**The problem:** Please go line by line and repeat the data below exactly, with no images.

------ Stored data ------

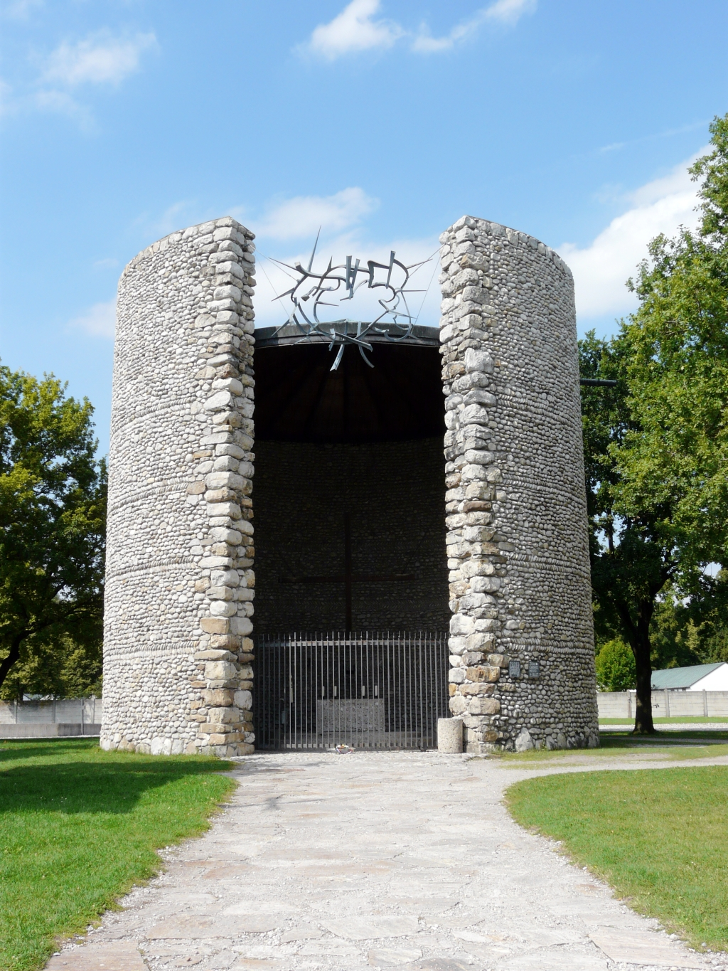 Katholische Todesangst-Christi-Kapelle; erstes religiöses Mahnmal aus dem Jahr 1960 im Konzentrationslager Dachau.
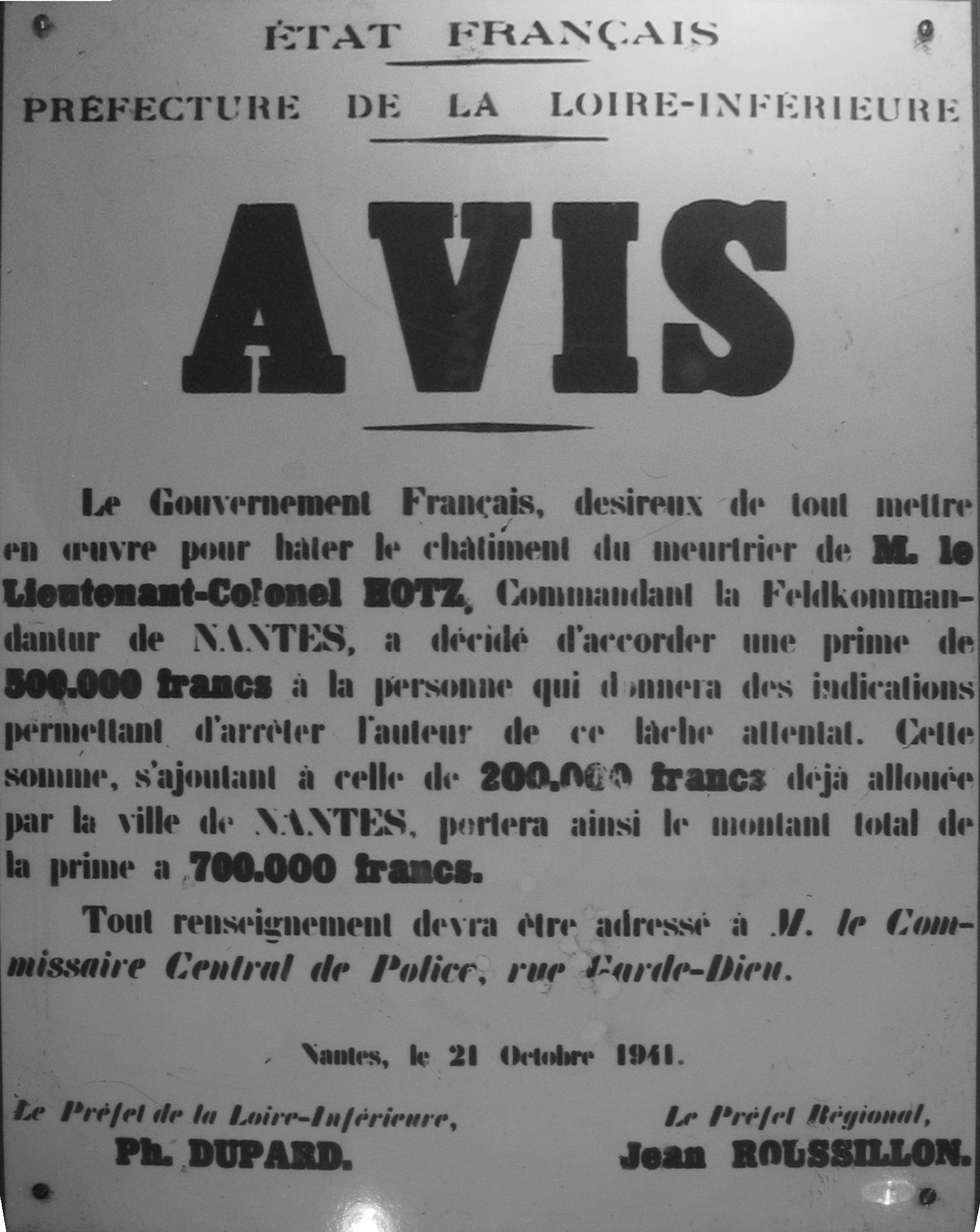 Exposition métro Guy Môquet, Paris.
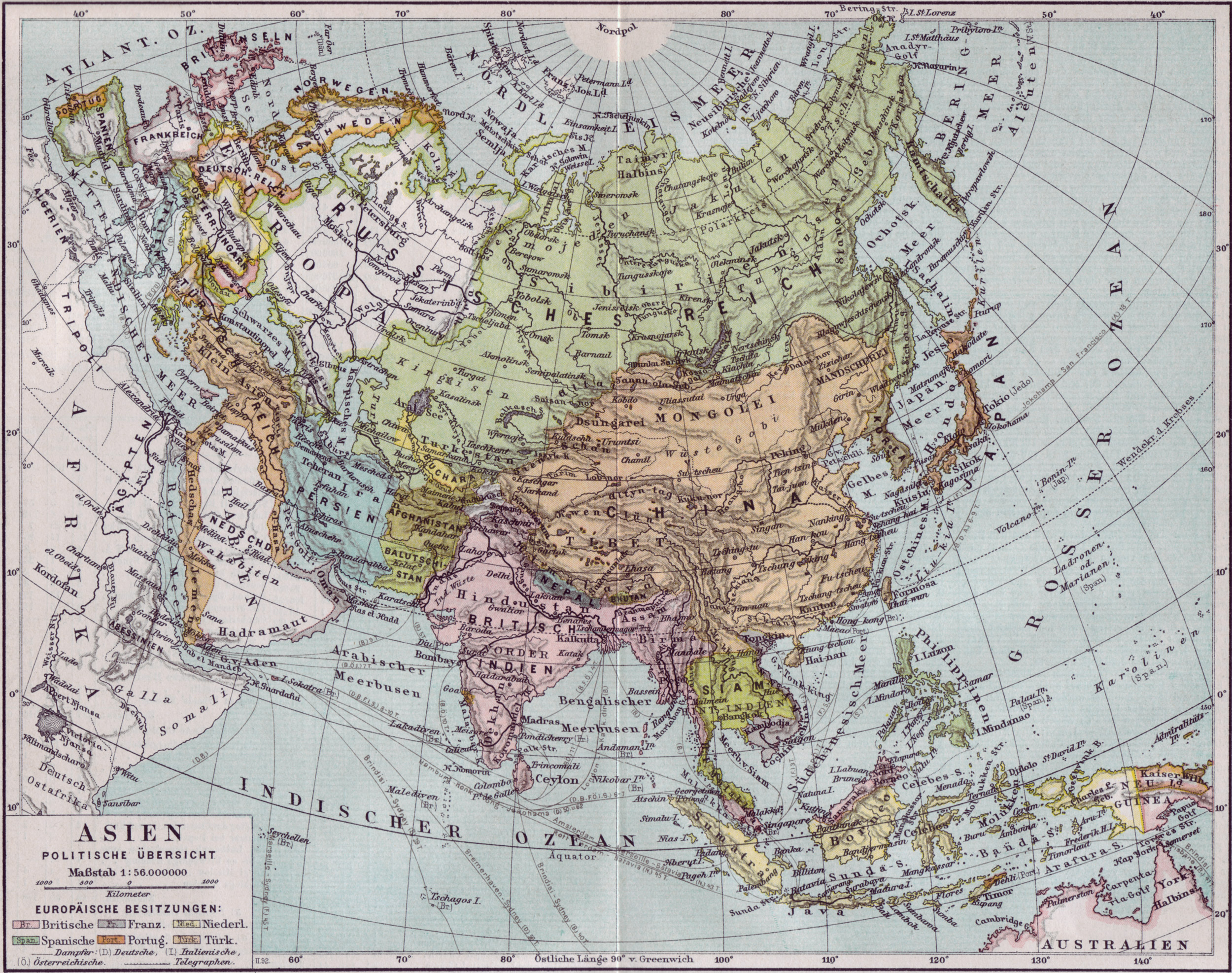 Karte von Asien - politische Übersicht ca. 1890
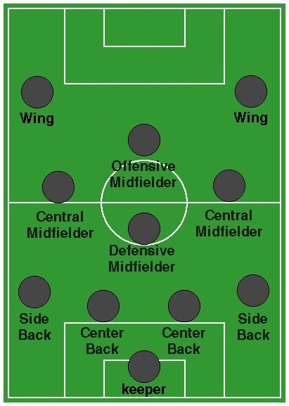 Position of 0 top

------

**Written reply:**
 Katholische Todesangst-Christi-Kapelle; erstes religiöses Mahnmal aus dem Jahr 1960 im Konzentrationslager Dachau.
 Exposition métro Guy Môquet, Paris.
 Karte von Asien - politische Übersicht ca. 1890
 Position of 0 top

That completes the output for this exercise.